Task objective:
Copy out and return the lines from the one holding "Silhouetportret van Jan" to the end of the listing below, both included, omitting the pictures.

Exercise material:
►

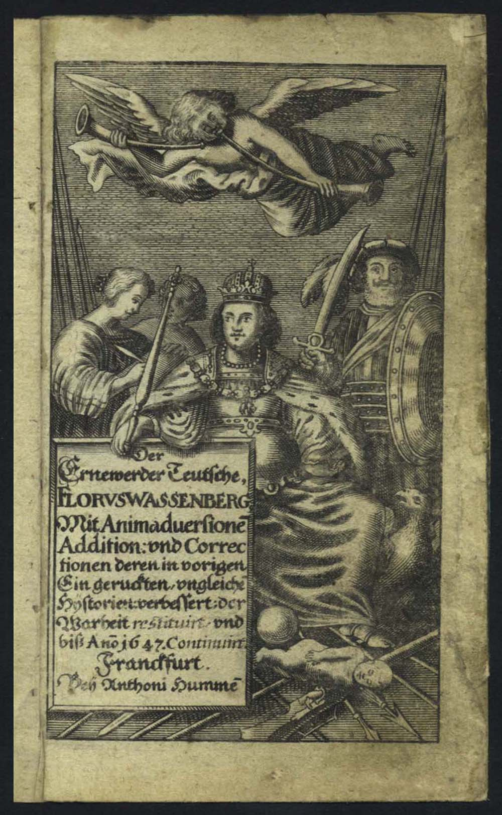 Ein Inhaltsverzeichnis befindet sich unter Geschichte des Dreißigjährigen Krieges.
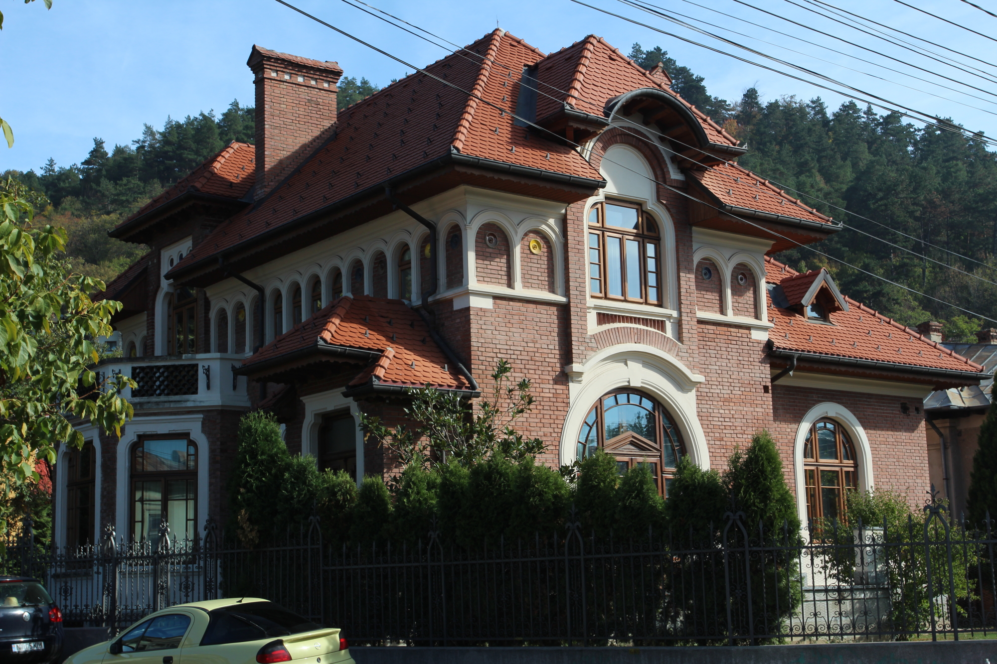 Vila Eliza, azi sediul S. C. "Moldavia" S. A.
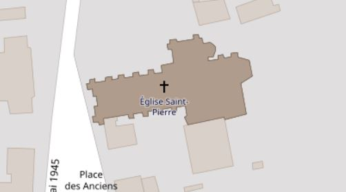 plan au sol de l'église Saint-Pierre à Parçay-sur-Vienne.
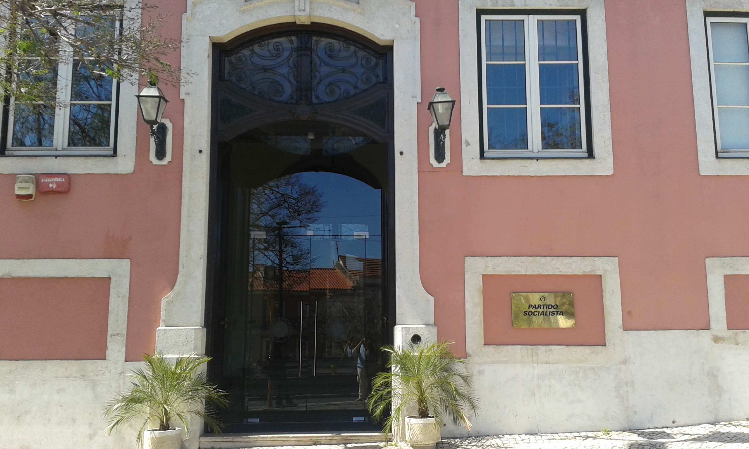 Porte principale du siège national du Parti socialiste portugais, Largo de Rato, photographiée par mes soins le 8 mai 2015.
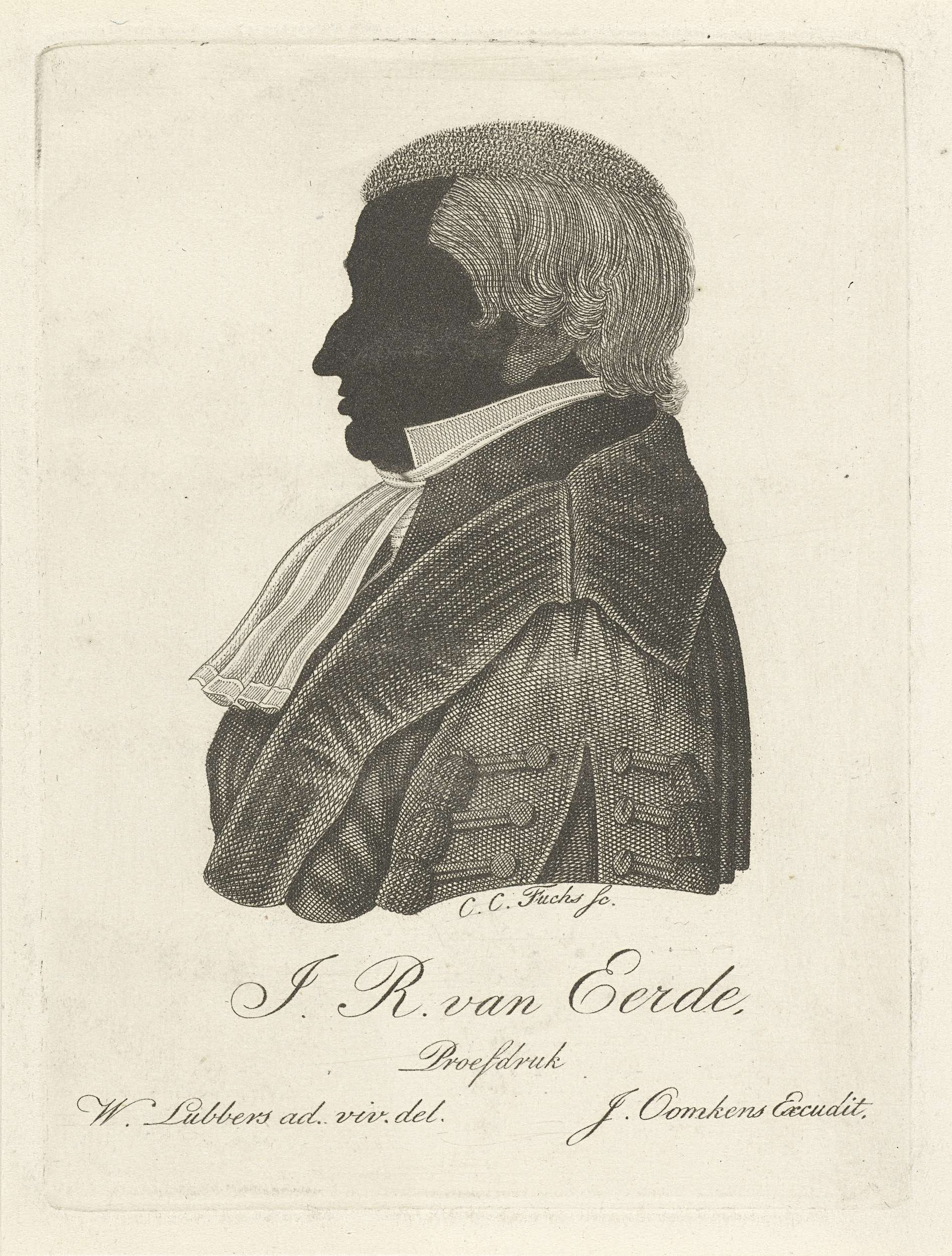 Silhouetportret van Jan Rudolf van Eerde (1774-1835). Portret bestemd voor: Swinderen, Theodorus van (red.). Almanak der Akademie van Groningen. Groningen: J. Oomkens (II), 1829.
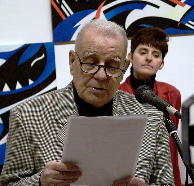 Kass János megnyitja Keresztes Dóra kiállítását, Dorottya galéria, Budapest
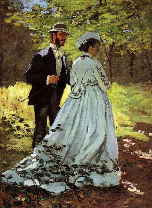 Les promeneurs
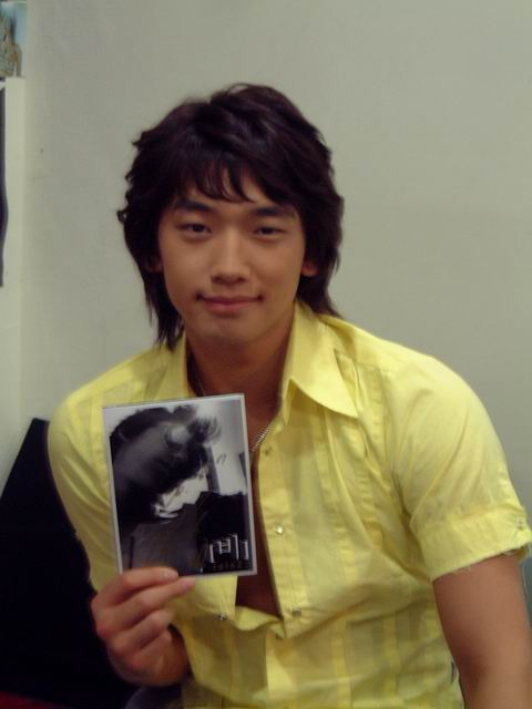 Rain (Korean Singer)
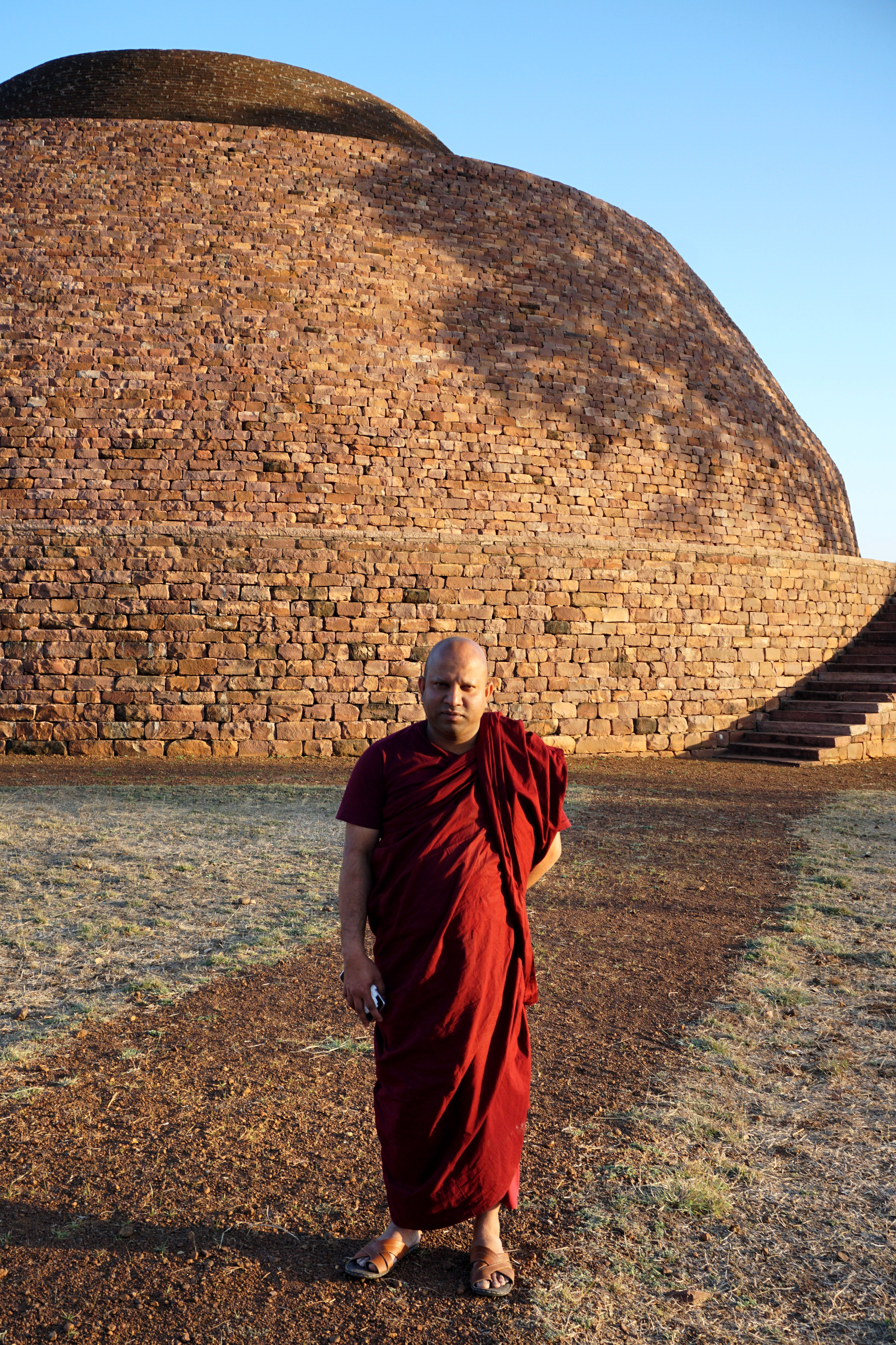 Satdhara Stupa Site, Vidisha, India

◄

Response below:
 Silhouetportret van Jan Rudolf van Eerde (1774-1835). Portret bestemd voor: Swinderen, Theodorus van (red.). Almanak der Akademie van Groningen. Groningen: J. Oomkens (II), 1829.
 Kass János megnyitja Keresztes Dóra kiállítását, Dorottya galéria, Budapest
 Les promeneurs
 Rain (Korean Singer)
 Satdhara Stupa Site, Vidisha, India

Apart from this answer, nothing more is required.